Além da Lei Geral de 15 de outubro de 1827, que “manda criar escolas de primeiras letras em todas as cidades, vilas e lugares mais populosos do Império” (Brasil, 1878a, p. 71), organizadas pelo método de Lancaster, pouco tempo antes, naquele mesmo ano, a Lei Geral de 11 de agosto de 1827 havia determinado a criação de “dois Cursos de Ciências Jurídicas e Sociais, um na cidade de São Paulo e outro na de Olinda” (Brasil, 1878a, p. 6).
Organizados em 9 cadeiras e com duração de 5 anos, os cursos jurídicos exigiam do estudante interessado a comprovação da idade mínima de 15 anos e a aprovação nos exames de Língua Francesa; Gramática Latina; Retórica; Filosofia Racional e Moral; e Geometria, cujos estudos preparatórios seriam oportunamente criados pelo Governo Geral.
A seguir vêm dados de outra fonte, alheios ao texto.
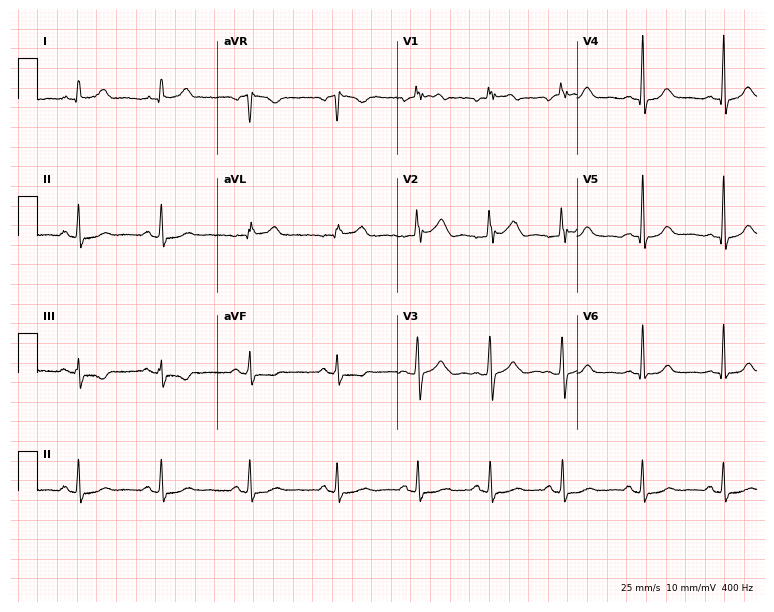
Electrocardiogram, a woman, 45 years old. Of the six screened findings (first-degree AV block, right bundle branch block, left bundle branch block, sinus bradycardia, atrial fibrillation, sinus tachycardia), none is recorded.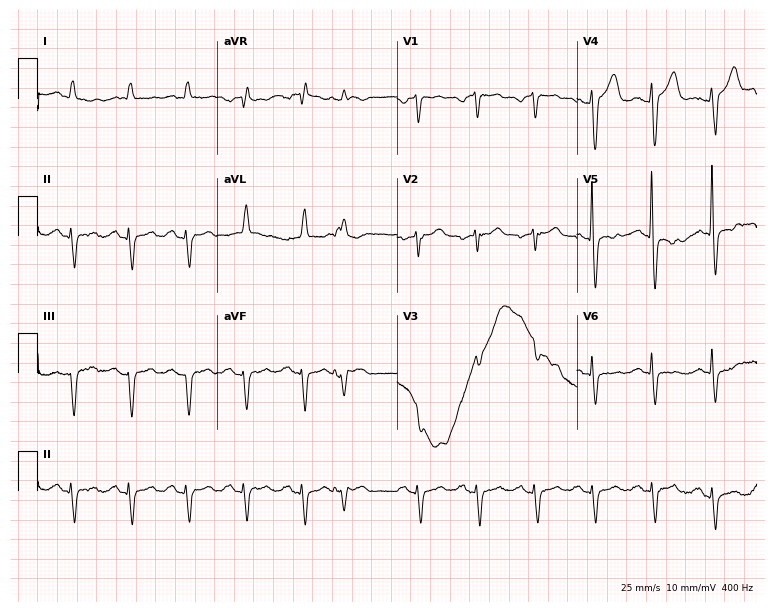
Resting 12-lead electrocardiogram (7.3-second recording at 400 Hz). Patient: a man, 84 years old. The tracing shows sinus tachycardia (a sinus rate of 100 beats per minute or more).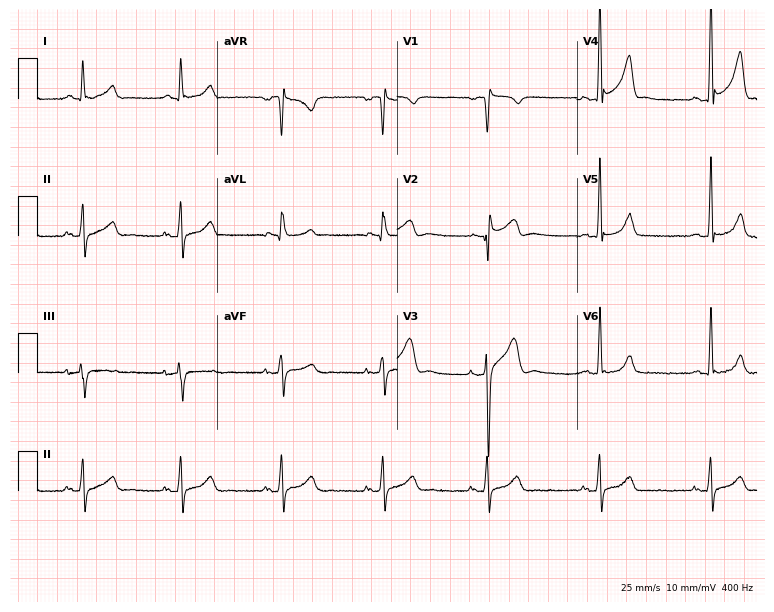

Por fim, a conclusão dos cursos de Ensino Superior conferia os graus de bacharel e doutor aos formandos.
Inspirados na Universidade de Coimbra, os cursos jurídicos visavam, para além da formação de juristas e advogados, a preparação dos quadros intelectuais especialistas da burocracia do Estado, figurando – ao lado das academias reais das corporações militares (Real Academia dos Guarda-Marinhas e Academia Real Militar), das escolas de medicina da Bahia e do Rio de Janeiro e da Academia Imperial das Bellas Artes – como lugares de formação dos deputados, dos senadores e dos diplomatas brasileiros que compuseram a classe política da monarquia no decorrer do século XIX.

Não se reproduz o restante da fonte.